Total running time is O(|B| log |B| + N). The first term is due to sorting of B in worker. The second term is due to “coordinator” sorting each posting list using the returned permutation.
One downside is that you need to allocate more memory to store Q and garbage collection is not cheap.
Method 2: Like Method 1 but do binary search instead of keeping Q.
You could try this. Say we have B sorted by dob, which is (4,3,2,1). For each element, we can run through each posting list, do a binary search to see if it is inside. If it is inside, append to C_i. This is actually quite expensive… The amount of work needed to sort each posting list (after getting sorted B) is O(|A| N) ignoring log factors for the binary search. This looks bad. Maybe you all have some other ways of using binary search?
Method 3: Worker sorts B, then coordinator sorts each posting list by their position in sorted B
Each posting list will need to store their positions in B. In the above example, A_0=(1,2,3) will store (0,1,2) while A_1 will store (1,2,3). Then the worker returns the position of B_i in the sorted list. In this case, it will return (3,2,1,0) like before because B_0=1 is position 3 of sorted list (4,3,2,1), and B_1=2 is position 2 of sorted list. Now, sort each posting list by this mapping.
There is actually no memory overhead here because after this, we have the ordering of each posting list. The disadvantage is that the coordinator still needs to do sorting per posting list, which removes the advantage of sorting B in the case of a lot of overlap between posting lists.

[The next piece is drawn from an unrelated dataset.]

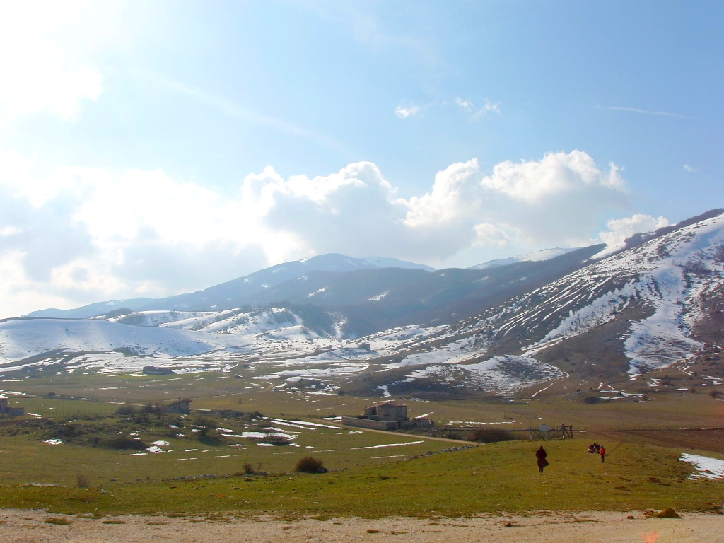 Altopiano di Rascino - Rieti - Italy

Running time is O(|B| log |B| + N log (N/|A|)), roughly.
Method 4: Worker sorts each posting list (simplest)
This is the simplest method. Running time is O(N log (N/|A|)) roughly. The downside is that we need to make |A| network calls instead of 1, and time spent doing actual sorting can be worse by a factor of |A| in the case of max overlap. And we can no longer tell people that Dgraph is more efficient because we make one network call per predicate… However, in terms of asymptotic behavior, it is actually not that bad, as method 1 still has that O(N) term to build sorted posting lists in the coordinator.
Pagination
Say we want just the top few entries of each posting lists. If we use method 4, the worker can trim the results and return early. It can iterate over RocksDB until it gets enough results per posting list, and return.
However, for the other methods that sort B, this is a lot harder. You can’t really do any trimming. For example, A_0=(0,1,2,3,4,5,6,7,8,9,10) and A_1=(11). We ask for just one result. B=(0,1,2,3,4,5,6,7,8,9,10,11). Say when sorted by dob, the order doesn’t change. If we want the top result for A_1, we have to return the full sorted B. If the worker sorts each posting list, then it could have just returned (0) for sorting A_0 and (11) for sorting A_1.
Questions
Am I missing something basic here? Do you all have some other approaches in mind? I am leaning towards Method 4. It can be worse by a log factor, which I thought is palatable given that pagination can sometimes save a lot of work.
What do you all think? @core-devs
(In another post, I can write about whether we want to keep keys of index in memory.)